ぺこりと頭を下げて私は彼に背中を向けた。エントランスに入っても彼がまだ車に乗る様子はなかった。もしかしたら私がエレベーターに乗るまで見届けるつもりなのだろうか。エントランスの自動ドアを挟んで私たちは向かい合う。ひときわ強く風が吹いて、彼は右手で髪を抑える。儚い、と思いながら私はそれを眺める。さらさらと砂になって消えてしまってもおかしくないような夢幻の光景。すべて消えて、彼との出会いもなにもかもなかったことに、なんて。エレベーターに乗ってもう一度頭を下げると、彼は手を小さく振ってよこした。


「name」

「おかえりなさい」

金曜の夜なので、彼の帰りは遅かった。

「電気もつけずになにをしていたのですか」

「先生と出会った時のことを思いだしてました」

「あぁ」

上着を脱ごうとしていた手をいったん止めて、先生は懐かしむような目で窓の外に視線を向けた。「よく覚えているよ。きみが口ずさんでいた歌も、とれかけていたマニキュアも」そんなところまで見ていたのかと思うと改めて恥ずかしくなって、私は彼の後ろに回り上着を脱ぐように促した。けれど先生は身じろぎせずそこに立っている。先生の長い髪ごと腰に腕を回すと、冷たい夜の街のにおいが私の中に流れ込んできた。先生からはいつも夜のにおいがする。ネオンの真空管、あるいは消毒液。ひんやりと頬を掠める類の。

「そういえば、きみはいつまで私のことを先生と呼ぶんだい?きみは私の患者ではないというのに」

「なんででしょう。しっくりくるから、としか」

「私の方はしっくりこないのですが……」

まぁ、いいですけど。両袖を上着から抜いて私と向かい合い、そっと頭に手を置いた。「電気をつけましょう」と言った先生に私は「このままでいいです」と首を振る。眼下に広がる街の灯りはまるで夜明け前の海のようだった。それをもう少し見ていたかった。先生は無理強いせず、薄い暗がりの中で私の手を取ると窓際に置かれたソファに腰を降ろす。私は彼の身体にもたれ掛かり、磨かれたガラスの向こうで寄せては引く光の波を眺める。時々頭のてっぺんに先生の唇が触れるので、そのたびに私は上を向いて目を閉じキスに応じた。

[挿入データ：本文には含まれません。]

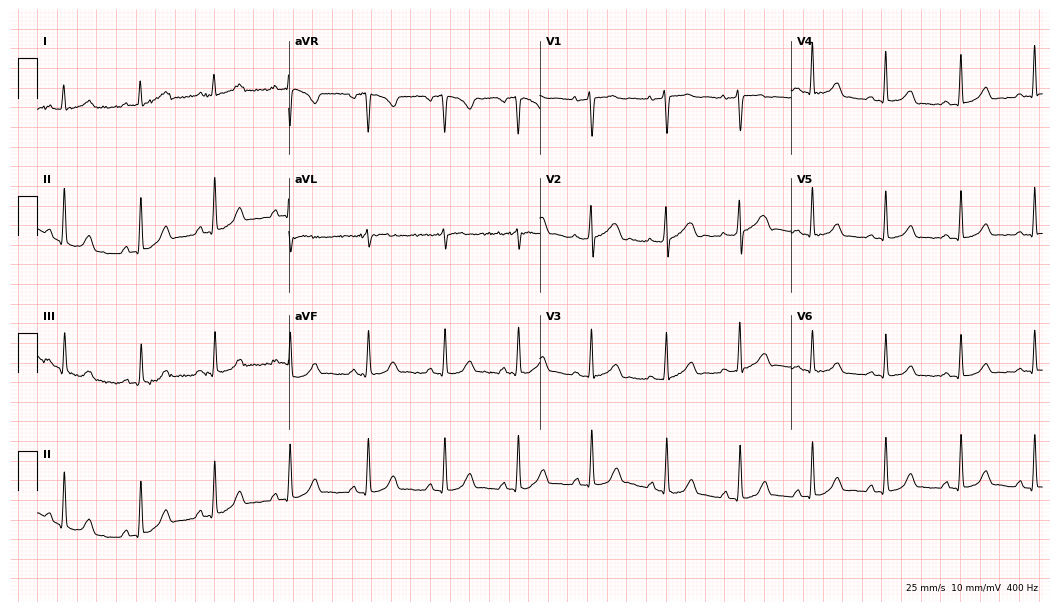
Electrocardiogram (10.2-second recording at 400 Hz), a 24-year-old female patient. Of the six screened findings (first-degree AV block, right bundle branch block, left bundle branch block, sinus bradycardia, atrial fibrillation, sinus tachycardia), none is recorded. Only these six findings were labelled.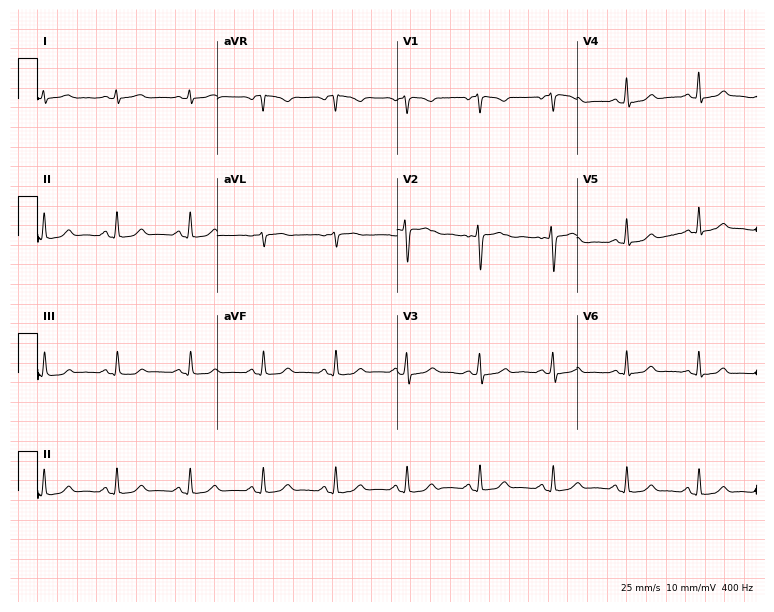
12-lead ECG from a 36-year-old female (7.3-second recording at 400 Hz). No first-degree AV block, right bundle branch block, left bundle branch block, sinus bradycardia, atrial fibrillation or sinus tachycardia recorded for this tracing.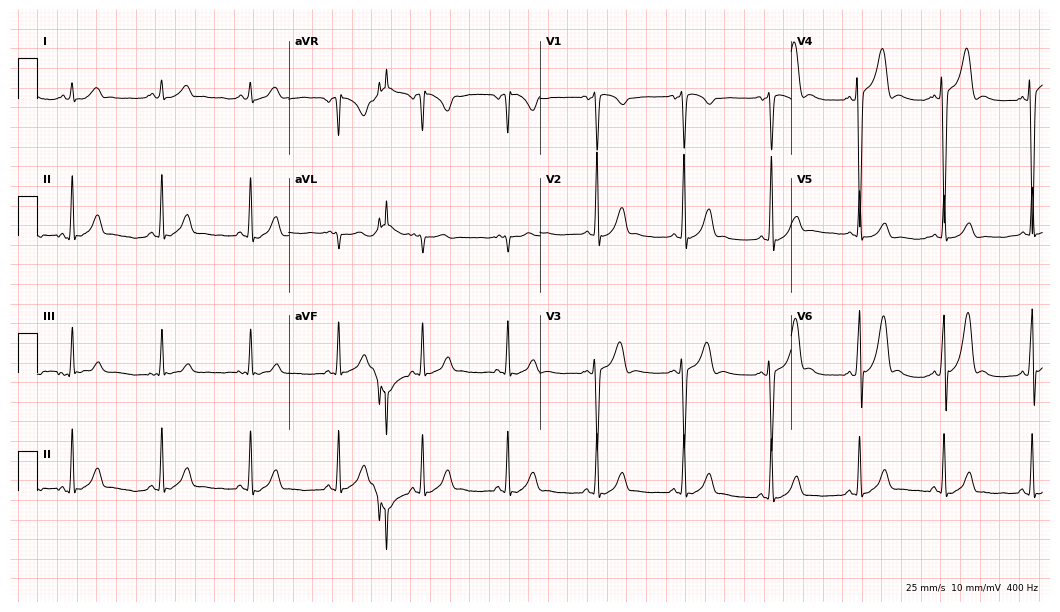
12-lead ECG from a 17-year-old man (10.2-second recording at 400 Hz). No first-degree AV block, right bundle branch block, left bundle branch block, sinus bradycardia, atrial fibrillation or sinus tachycardia recorded for this tracing. Other findings, if any, are not listed.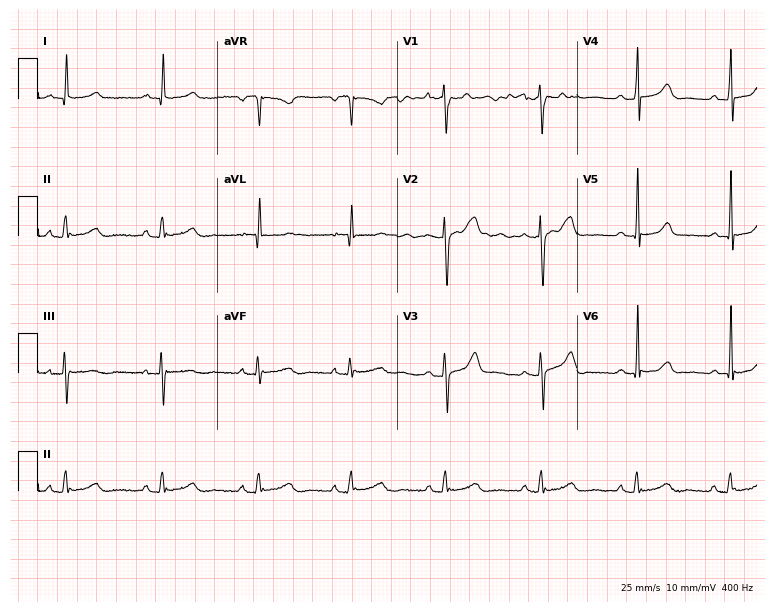
Resting 12-lead electrocardiogram. Patient: a female, 54 years old. None of these six findings is recorded: first-degree AV block, right bundle branch block, left bundle branch block, sinus bradycardia, atrial fibrillation, sinus tachycardia.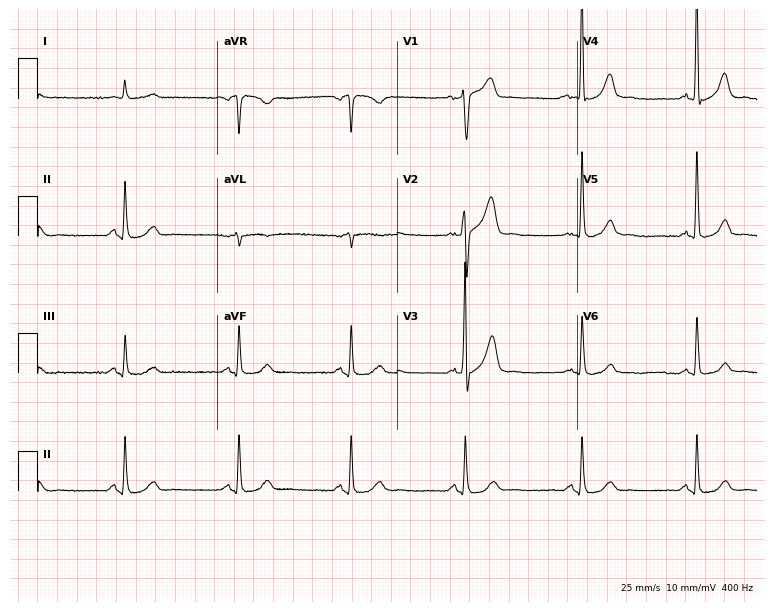
12-lead ECG (7.3-second recording at 400 Hz) from a man, 71 years old. Screened for six findings — first-degree AV block, right bundle branch block, left bundle branch block, sinus bradycardia, atrial fibrillation, sinus tachycardia — none is recorded.

「あの時のパンプス、今頃ハワイあたりの海に浮かんでいたりして」

「どうでしょうね」

先生はしばしば私に靴を買ってくる。恐ろしく私の足にフィットした靴を。どれも素敵で、それらを履くとどこにだって行かれそうな気持ちになるのに、私はどこにも行けなくて。違う、そうではなくて、実際どこかしらには行っているのに、先生のくれた靴は「どこかへ行くための靴」ではなく「彼の元へ帰るための靴」として私の足を包み込む。
あの時、彼と初めて出会った時にパンプスが海へ落ちてしまったのは何かの徴だったのだ、と今になって私は思う。
朝の海なんて知らないままでも生きていけたのに、私はその美しさを知ってしまった。太陽のあたたかさも、朝日のきらめきも。けれど、私の靴は沈んだ。ハワイなんかの温暖な海ではなく、光の届かない冷たい海の底でひっそりと朽ちているであろうそれら。
シャツから滲む先生の体温に頬ずりをして深く息を吸う。部屋は広いのに、私の居場所はここだけだ。先生の腕の中だけ。いつまでたっても空気からよそよそしさが消えないのは、きっとこの部屋があまりにも無機質なせい。大きすぎる窓ガラスの向こうに広がる光景は全部作り物みたいに私の目に映る。先生の腕の中は、まるで出口のない広大な迷路の中心のよう。私はずっとそこに閉じ込められている。